The processing is executed again from step 152.

If the read signal does not include the obstacle signal E, a negative decision is made in step 162 and a negative decision is made in step 1
Proceeding to 64, since the voltage of the battery B of the transmitter 14 exceeds the predetermined value Vo and the reference signal S is periodically output, the timer 70 is reset to set the elapsed time T to 0, and then returns to step 152. . Therefore, when the voltage of the battery B of the transmitter 14 exceeds the predetermined value Vo, since the transmitter 14 periodically outputs the reference signal S, steps 152 to 164 are repeatedly executed.

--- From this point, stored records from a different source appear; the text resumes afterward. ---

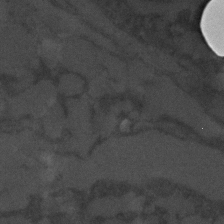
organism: C. elegans
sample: C. elegans embryo
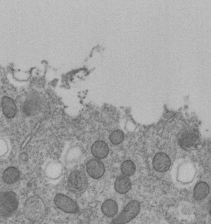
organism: C. elegans
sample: C. elegans embryo early stage
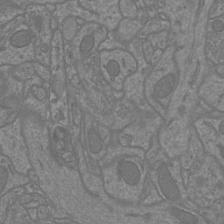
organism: Mouse
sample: Cortical neurons
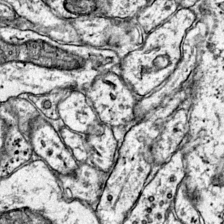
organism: Mouse
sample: Primary visual cortex

As described above, the receiver 18 detects the presence or absence of the reference signal S output from the transmitter 14 so that even if the transmitter 14 cannot output a signal due to a decrease in battery voltage. , Which can be detected.

In the above description, the signal is transmitted from the transmitter to the receiver by infrared rays, but the signal may be transmitted using radio waves, ultrasonic waves, or the like.

In the above-described embodiment, an example has been described in which the detection of a decrease in the battery voltage of the transmitter is performed when an instruction to lower the shutter curtain 10 is given by an operator. However, the present invention is not limited to this, and it is also possible to always detect a decrease in the battery voltage of the transmitter and to activate a notification means such as a display and an alarm.

[0025]

As described above, according to the present invention, since the reference signal is output when the battery voltage exceeds a predetermined value, it is difficult to transmit the signal when the battery is consumed. Also, the effect that the consumption of the battery can be easily determined can be obtained.

[Brief description of the drawings]

FIG. 1 is a block diagram of an embodiment of the present invention.

FIG. 2 is a schematic diagram in which the present invention is applied to an electric shutter.

FIG. 3 is a side view of FIG. 2;

FIG. 4 is a flowchart illustrating control of signal formation on the transmission side according to the present embodiment.

FIG. 5 is a flowchart showing an interrupt process in FIG. 4;

FIG. 6 is a flowchart illustrating control of receiving-side signal determination according to the present embodiment.

[Explanation of symbols]

 B Battery 12 Seat switch, 20 Control circuit 24 Voltage detection circuit 34 Display 36 Transmission control circuit 68 Timer

Claims (1)

(57) [Scope of request for utility model registration] 1. An obstacle detecting means for detecting an obstacle, a voltage detecting means for detecting that a voltage of a battery has become a predetermined value or less, and a voltage of the battery detected by the voltage detecting means has a predetermined value. A reference signal having a predetermined cycle is output while the voltage exceeds the predetermined value, and output of the reference signal is stopped when the voltage is equal to or less than a predetermined value, and an obstacle detection signal is output when an obstacle is detected by the obstacle detection means. An obstacle detection device comprising: an output unit configured to perform the output; and a determination unit configured to determine whether the obstacle detection signal is output and whether the output of the reference signal is stopped.